Writing for FutureEd, Bryan Hassel and Greg Lippman describe a project that attempts to develop a new measure of school performance that clearly identifies which schools are doing the best job with vulnerable student populations. Excerpts of the piece appear below:
Knowing a school’s numbers of English language learners, students with disabilities, and students eligible for free or reduced-price lunch and their proficiency rates on standardized tests doesn’t reveal the schools’ relative success with the toughest-to-educate students. To the contrary, under traditional measures of school performance, the more high-need students a school serves, the worse its performance looks.
These challenges, and a desire to identify schools that do a great job with the nation’s most challenged students so that others can learn from them, have been the focus since 2018 of the National Campaign for Highest-Need Students. This initiative grew out of the work of ACE Charter Schools, a network founded by community leaders in San Jose, California, intent on addressing the profound academic struggles of the area’s most disengaged and disenfranchised students.
The campaign turned to Education Analytics and Public Impact, companies that support school improvement, to develop a School Needs Index to more precisely determine the level of student academic, social and emotional need in each school and gauge which schools have been most successful in supporting the nation’s most disadvantaged students.
Their model, outlined in a new report, Identifying Schools Achieving Great Results with Highest-Need Students, gives decision-makers a tool to determine which schools serve highest-need students, and which lead to the greatest student success.
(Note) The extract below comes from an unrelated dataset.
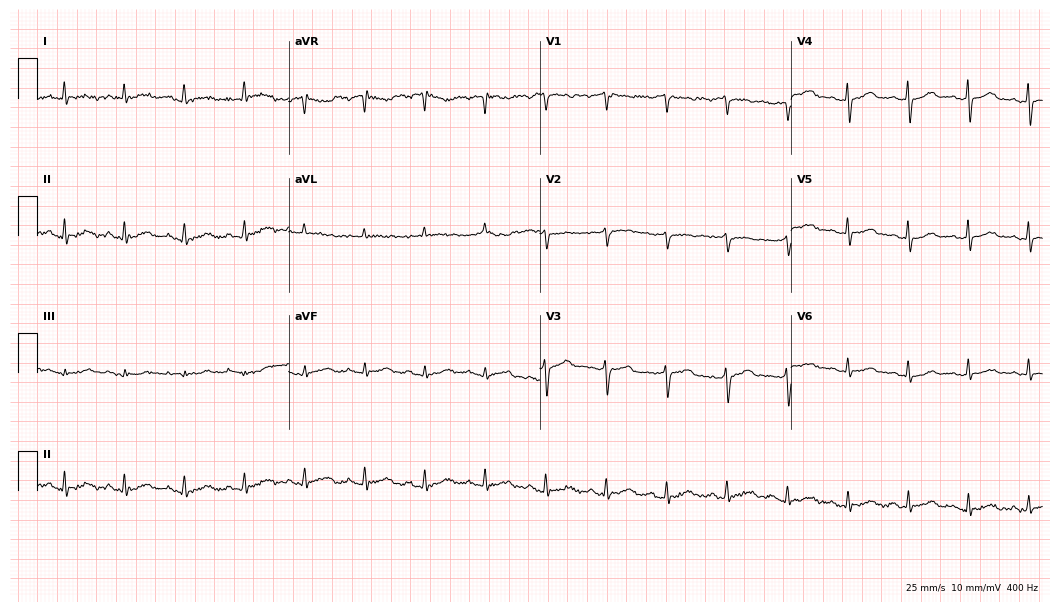
12-lead ECG from a female patient, 52 years old (10.2-second recording at 400 Hz). No first-degree AV block, right bundle branch block (RBBB), left bundle branch block (LBBB), sinus bradycardia, atrial fibrillation (AF) or sinus tachycardia recorded for this tracing. Findings outside these six are not listed.
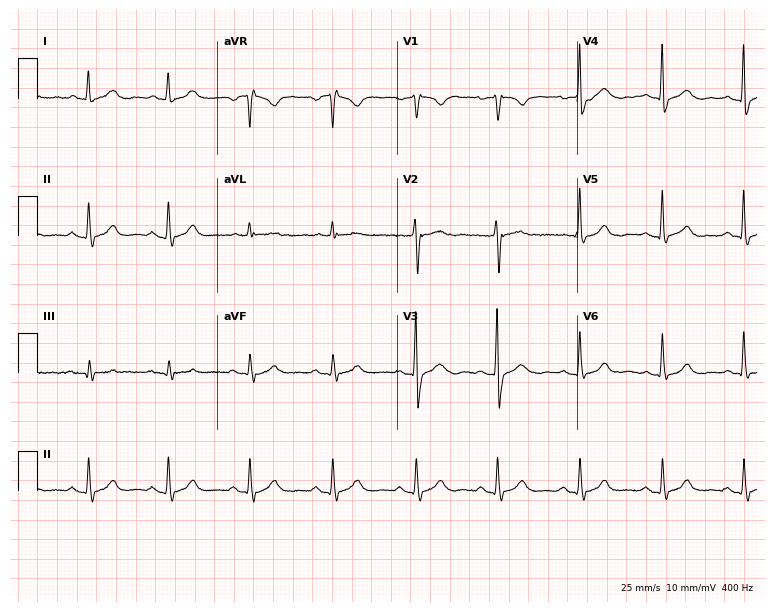
12-lead ECG from a 49-year-old woman (7.3-second recording at 400 Hz). Recorded interpretation: within normal limits.
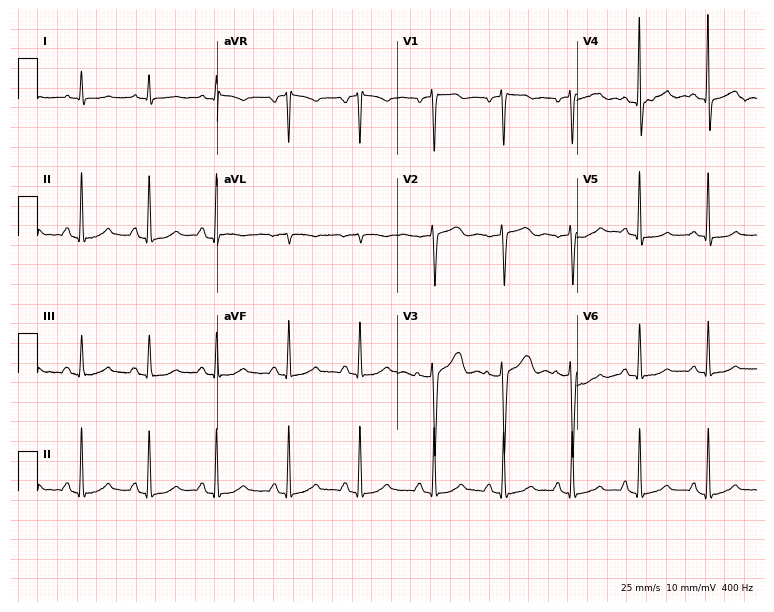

The School Needs Index groups dozens of student characteristics into four domains to assess the level of student need: student engagement (including chronic absenteeism and suspension rates); demographics (students who are new to the school, from migrant families, or with a specific disability status); academics (including prior test scores); and economics (estimates of family income or homelessness).
Unlike measures of need based on opinion or politics, the School Needs Index includes and weights characteristics based on how much they actually contribute to student outcomes, such as reading and math learning.
With this measure of school need in hand, it becomes possible to compare how well each school is doing with highest-need students, in comparison to schools serving similar students. Importantly, the analysis focuses on students’ learning growth, rather than merely a snapshot of their performance, allowing policymakers to see which schools are doing the best job serving these students.